It is maintained still by many, however often disputed, that the
Ulstermen were the first to declare for American Independence, as
in the Old Country they were the first to demand the separation
of Church and State. A Declaration of Independence is said to
have been drawn up and signed in Mecklenburg County, North
Carolina, on May 20, 1775.* However that maybe, it is certain
that these Mecklenburg Protestants had received special schooling
in the doctrine of independence. They had in their midst for
eight years (1758-66) the Reverend Alexander Craighead, a
Presbyterian minister who, for his "republican doctrines"

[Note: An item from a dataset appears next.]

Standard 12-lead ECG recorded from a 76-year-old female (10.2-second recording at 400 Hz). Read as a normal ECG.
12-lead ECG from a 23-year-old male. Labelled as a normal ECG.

expressed in a pamphlet, had been disowned by the Pennsylvania
Synod acting on the Governor's protest, and so persecuted in
Virginia that he had at last fled to the North Carolina Back
Country. There, during the remaining years of his life, as the
sole preacher and teacher in the settlements between the Yadkin
and the Catawba rivers he found willing soil in which to sow the
seeds of Liberty.

* See Hoyt, "The Mecklenburg Declaration of Independence"; and
"American Archives," Fourth Series. vol. II, p. 855.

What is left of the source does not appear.